Garrett nodded. “If you want, you can stay with us for a while. We’d love to hear about the Lowlands.”

“Cullen really wants to get home,” Katrina said, dropping down from the wagon and trotting over to where he was fiddling with the tangle of reins and ties. She easily undid them.

“We’ll come visit you, then,” Garrett shrugged. Then he laughed. “Cassandra likes me, wouldn’t you know? She’s heard of some of my adventures. Thinks I’m brilliant.”

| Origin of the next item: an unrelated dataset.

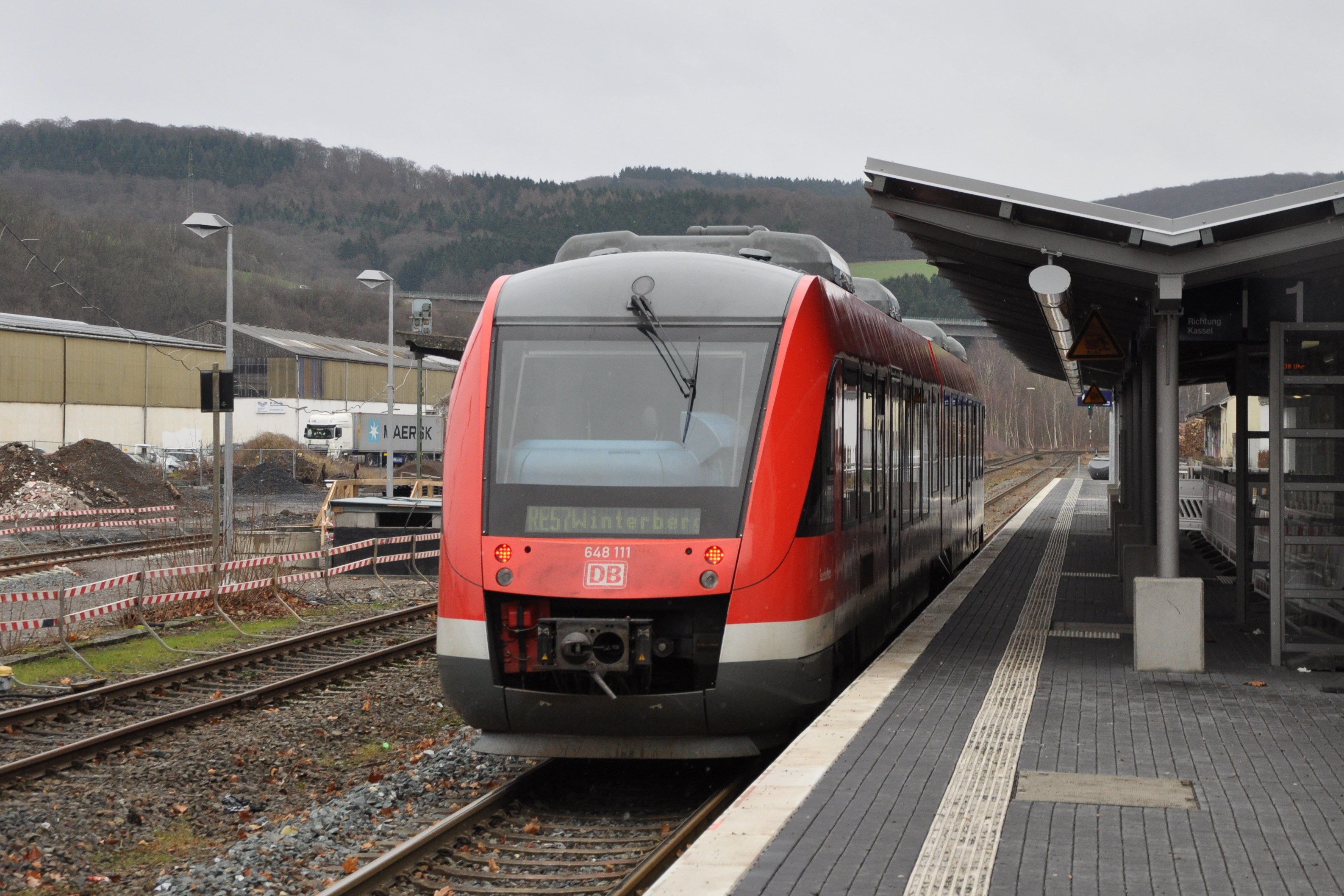 Hausbahnsteig des Arnsberger Bahnhofs mit LINT nach Winterberg.

“Don’t worry,” Fenris interjected. “She still kicked his ass when he tested the territory boundaries.”

“Good, this mess started for me with a deal to restore my clan’s boundaries. I’d hate for them to have lost it so soon.”

As Garrett chattered on about little things that had happened, and prodded him for details about their ‘adventures’ in the Lowlands, Cullen glanced around at the small clearing they’d stopped in. It was the very one that he and Katrina had first met in, almost three years ago.

As Katrina finished with the reins and carefully tugged the horse away from the wagon, Cullen stepped up beside her, pausing to kiss her before swinging up onto the steed’s back. He reached down and helped her up in front of him, an odd sense of peace washing over him.

No matter what life might throw at them, things would be alright. Even without a God there to whisper those words in their ears when things looked bleak, they would persevere. Their last two years in the Lowlands had proven that.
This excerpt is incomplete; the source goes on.